Homewood Public Library board members approved a $2.42 million budget in May for the 2019 fiscal year that starts July 1.
Amy Crump, the library’s executive director, said the board anticipates future revenues will remain stable or increase after several lean years due to declining tax revenue attributed to the continuing effects of the most recent recession.
“I’m hopeful that last year was our worst year and things are starting to turn around,” she said.
The budget increased by more than $40,000 thanks to an expected increase in revenue from property taxes and a decrease in payroll. While some line items, such as insurance, have increased, the board was able to make adjustments that will allow staff to increase funding on books and materials from approximately $170,000 to $196,000.
Crump said the Illinois Library Association recommends spending between 8 and 12 percent of the budget on collections. This year, the board allocated 8 percent for new materials.
In addition, the library signed on to Kanopy, a new service as of July 1 that gives patrons digital access to documentaries. Last year the library switched to Hoopla for digital service for ebooks, movies and music. Crump said that saved the library money because Hoopla allows for simultaneous use so more patrons can access materials versus restrictive individual use of materials from its old service. Hoopla also charges a per use fee, rather than a flat fee.
Friends of the Library provided nearly $15,000 in the previous budget year. A portion of that gift is paying for the summer reading program.
On the staff side, Crump said the board has eliminated the assistant department head positions saying the small staff size made the positions unnecessary. Three of the four positions were dropped through attrition and the fourth position will be eliminated as of June 30. 

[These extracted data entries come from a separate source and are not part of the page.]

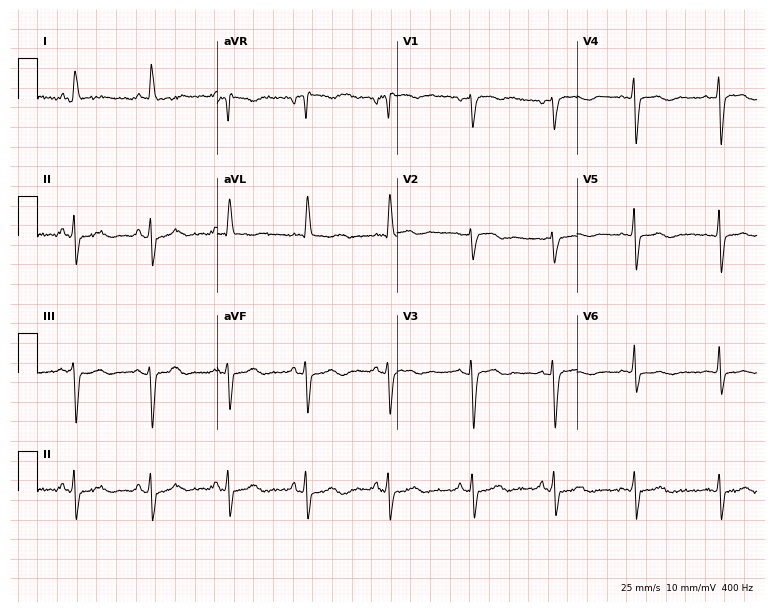
12-lead ECG (7.3-second recording at 400 Hz) from a female patient, 71 years old. Screened for six findings — first-degree AV block, right bundle branch block (RBBB), left bundle branch block (LBBB), sinus bradycardia, atrial fibrillation (AF), sinus tachycardia — none is recorded. Only these six findings were labelled.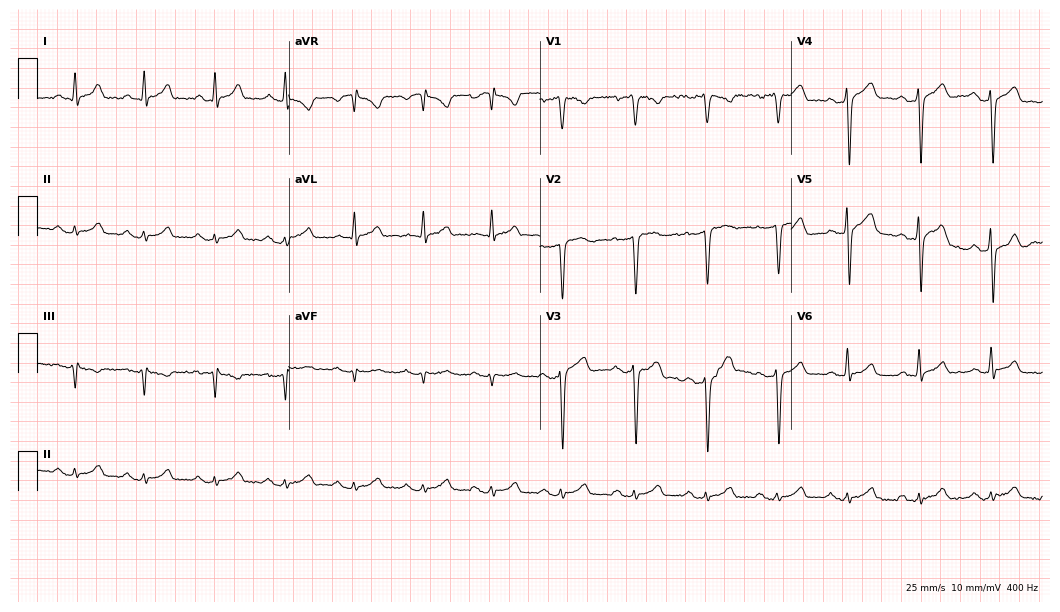
12-lead ECG (10.2-second recording at 400 Hz) from a 52-year-old man. Screened for six findings — first-degree AV block, right bundle branch block (RBBB), left bundle branch block (LBBB), sinus bradycardia, atrial fibrillation (AF), sinus tachycardia — none is recorded. Other findings, if any, are not listed.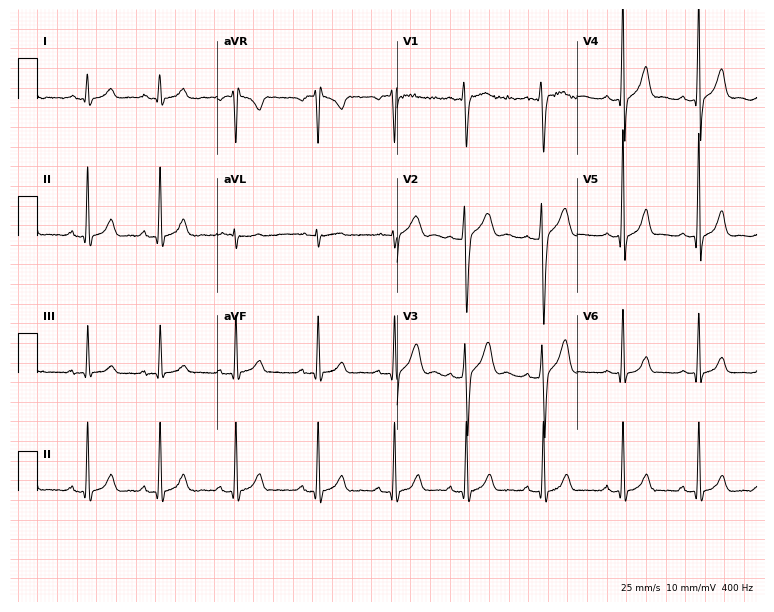
ECG (7.3-second recording at 400 Hz) — a female, 18 years old. Labelled as a normal ECG.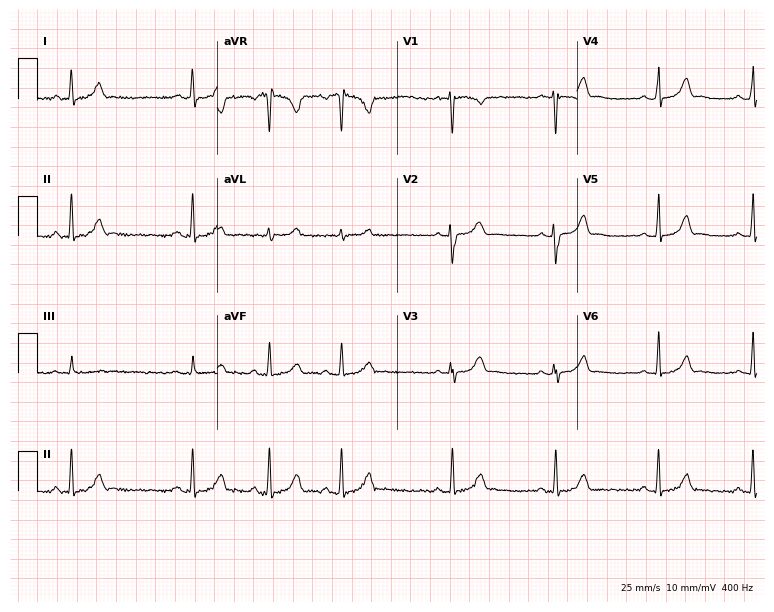
Resting 12-lead electrocardiogram. Patient: a 23-year-old woman. Read as a normal ECG.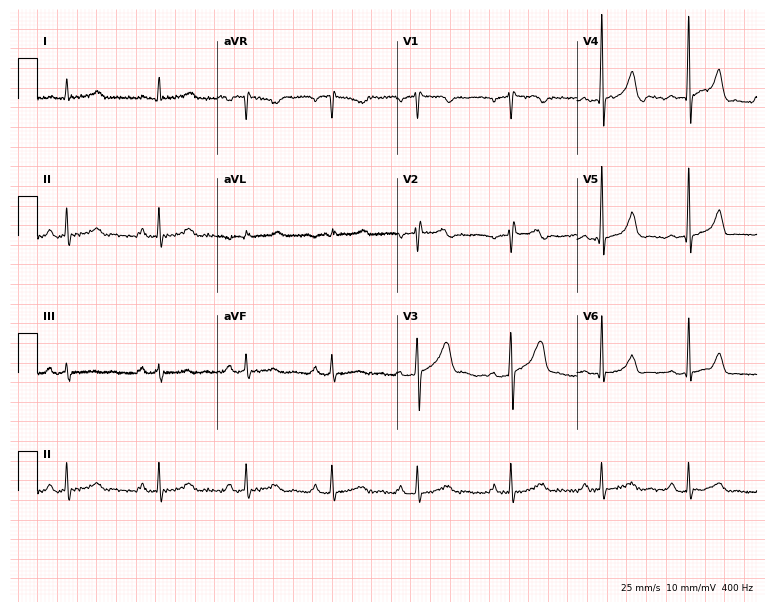
Resting 12-lead electrocardiogram (7.3-second recording at 400 Hz). Patient: a 42-year-old male. None of these six findings is recorded: first-degree AV block, right bundle branch block, left bundle branch block, sinus bradycardia, atrial fibrillation, sinus tachycardia.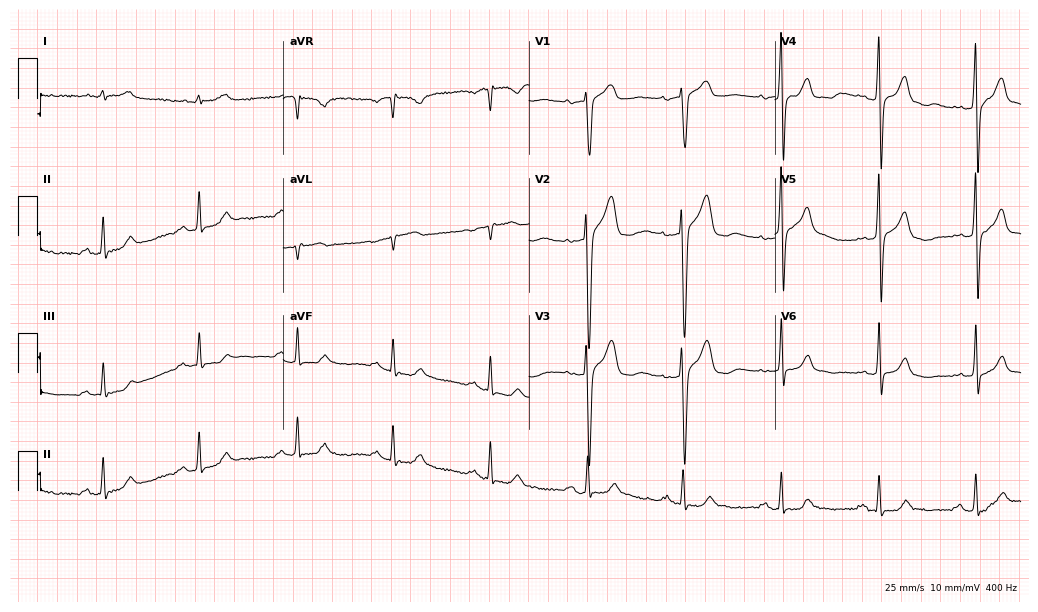
Resting 12-lead electrocardiogram. Patient: a male, 58 years old. Read as a normal ECG.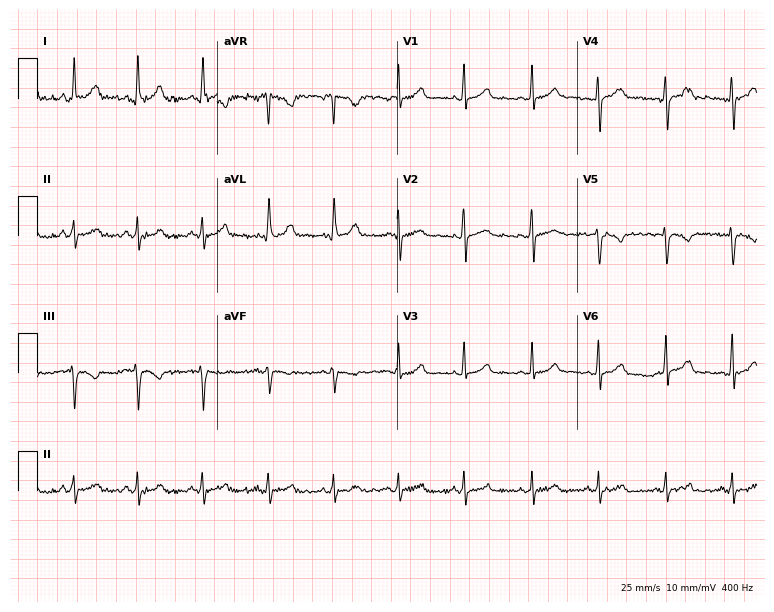
Standard 12-lead ECG recorded from a 27-year-old woman. Read as a normal ECG.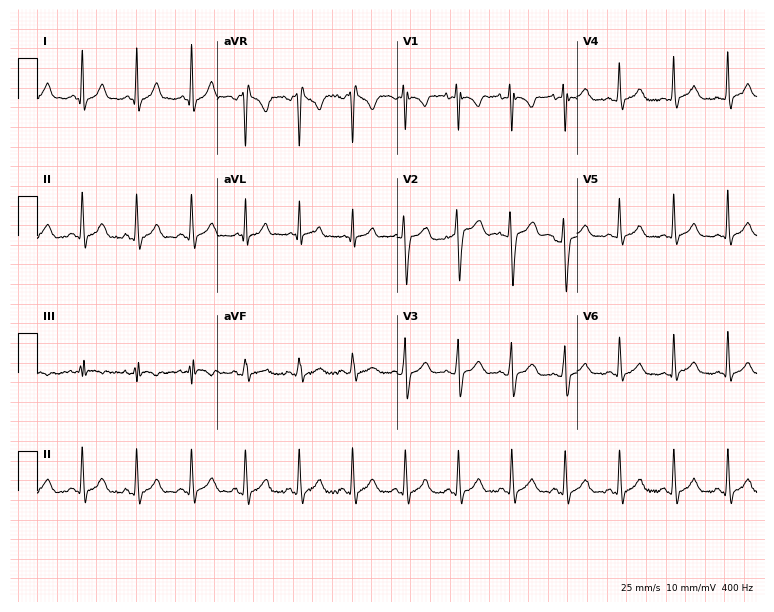
Electrocardiogram (7.3-second recording at 400 Hz), a female patient, 26 years old. Interpretation includes sinus tachycardia (a sinus rate of 100 beats per minute or more).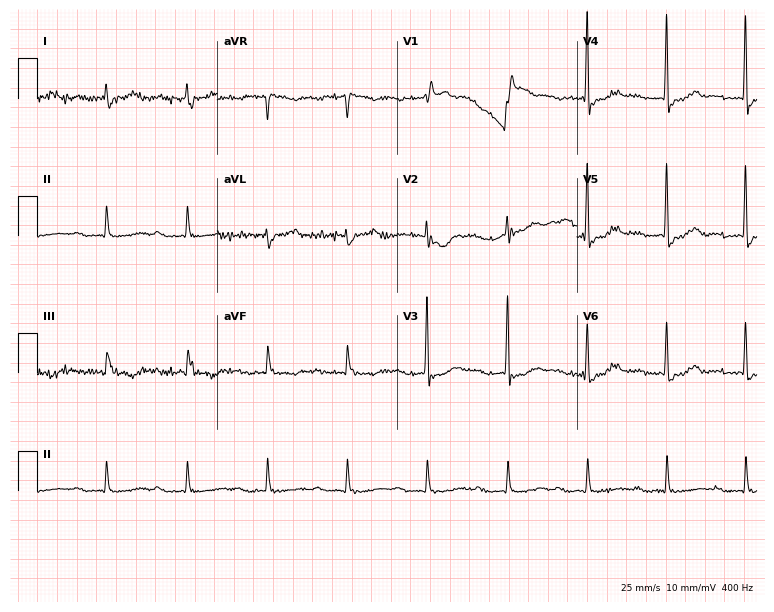
Resting 12-lead electrocardiogram. Patient: an 85-year-old male. None of these six findings is recorded: first-degree AV block, right bundle branch block, left bundle branch block, sinus bradycardia, atrial fibrillation, sinus tachycardia. Other findings, if any, are not listed.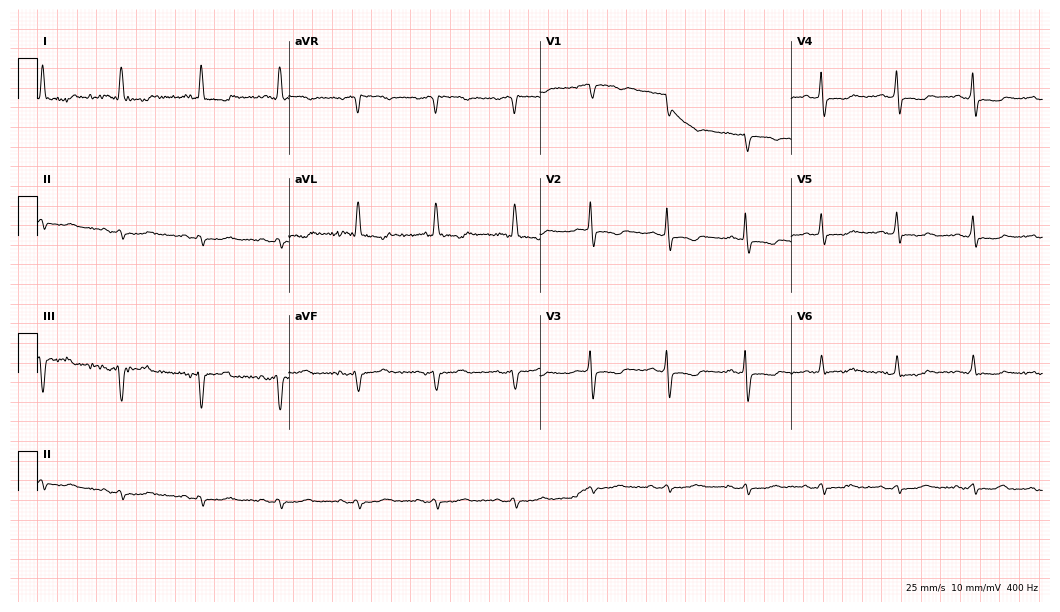
Standard 12-lead ECG recorded from a woman, 78 years old (10.2-second recording at 400 Hz). None of these six findings is recorded: first-degree AV block, right bundle branch block (RBBB), left bundle branch block (LBBB), sinus bradycardia, atrial fibrillation (AF), sinus tachycardia. Only these six findings were labelled.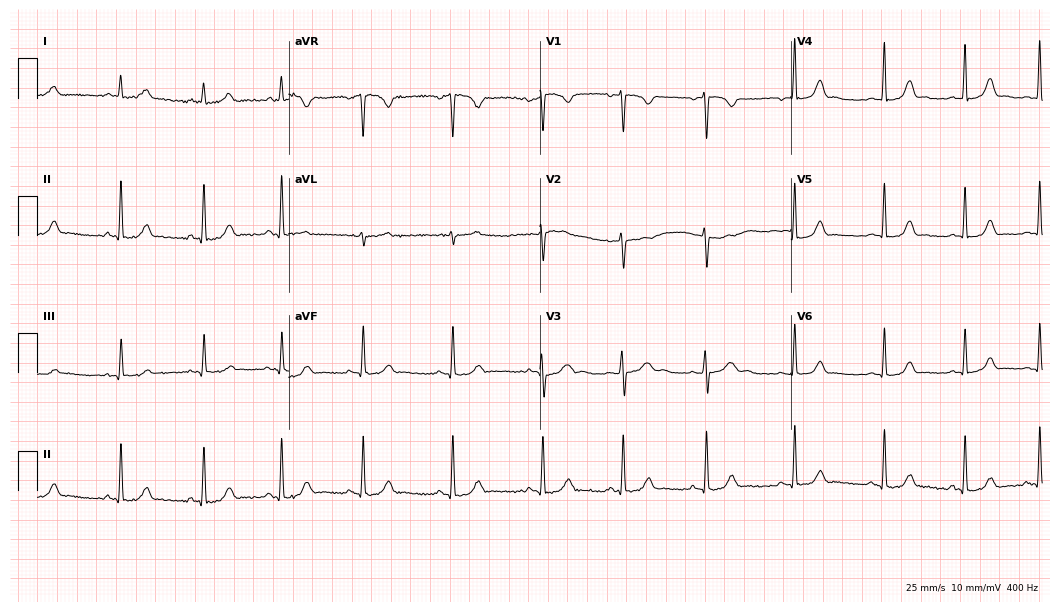
ECG — a woman, 20 years old. Labelled as a normal ECG.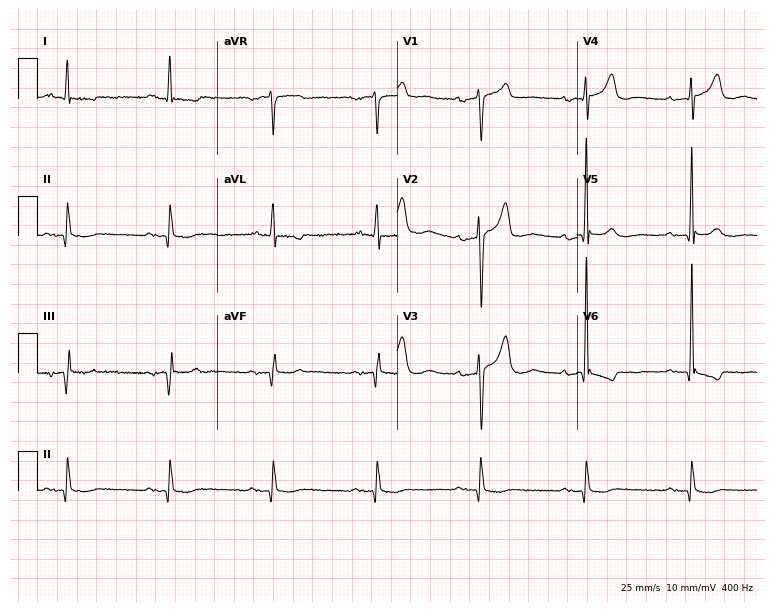
ECG — a male patient, 85 years old. Labelled as a normal ECG.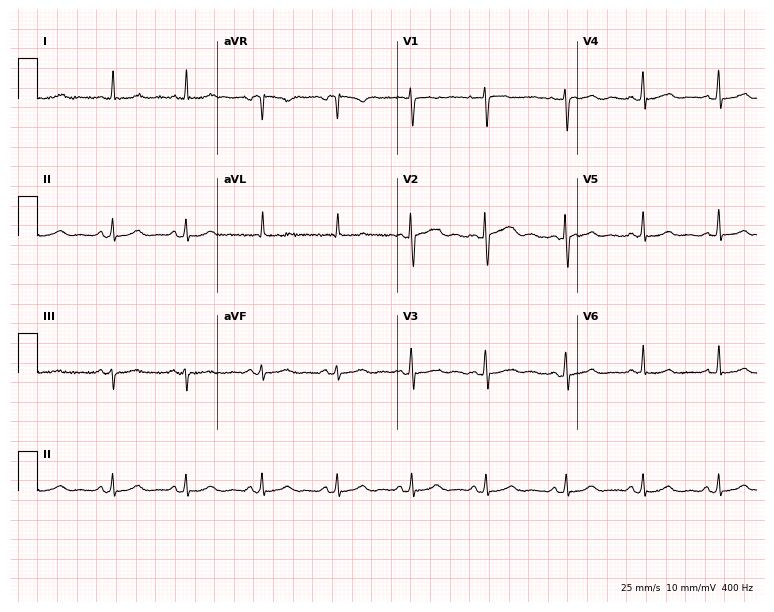
12-lead ECG (7.3-second recording at 400 Hz) from a female, 47 years old. Labelled as a normal ECG.

The board agreed to increase its staff/board development appropriation from $5,000 to $10,000. Crump said several years ago the board allocated $50,000. Then it cut that to $35,000 and last year it went to $5,000. She argued that staff needed to have access to training and conferences that can help them in their work, so the funding was increased. She hopes to continue to increase the account “though it’ll never go up to $50,000.”
The board also estimated legal fees will jump from $20,000 to $30,000 this year as negotiations continue with staff on a contract. A union was certified in 2016 and negotiations began in February 2017 but several issues still need to be resolved on that first contract.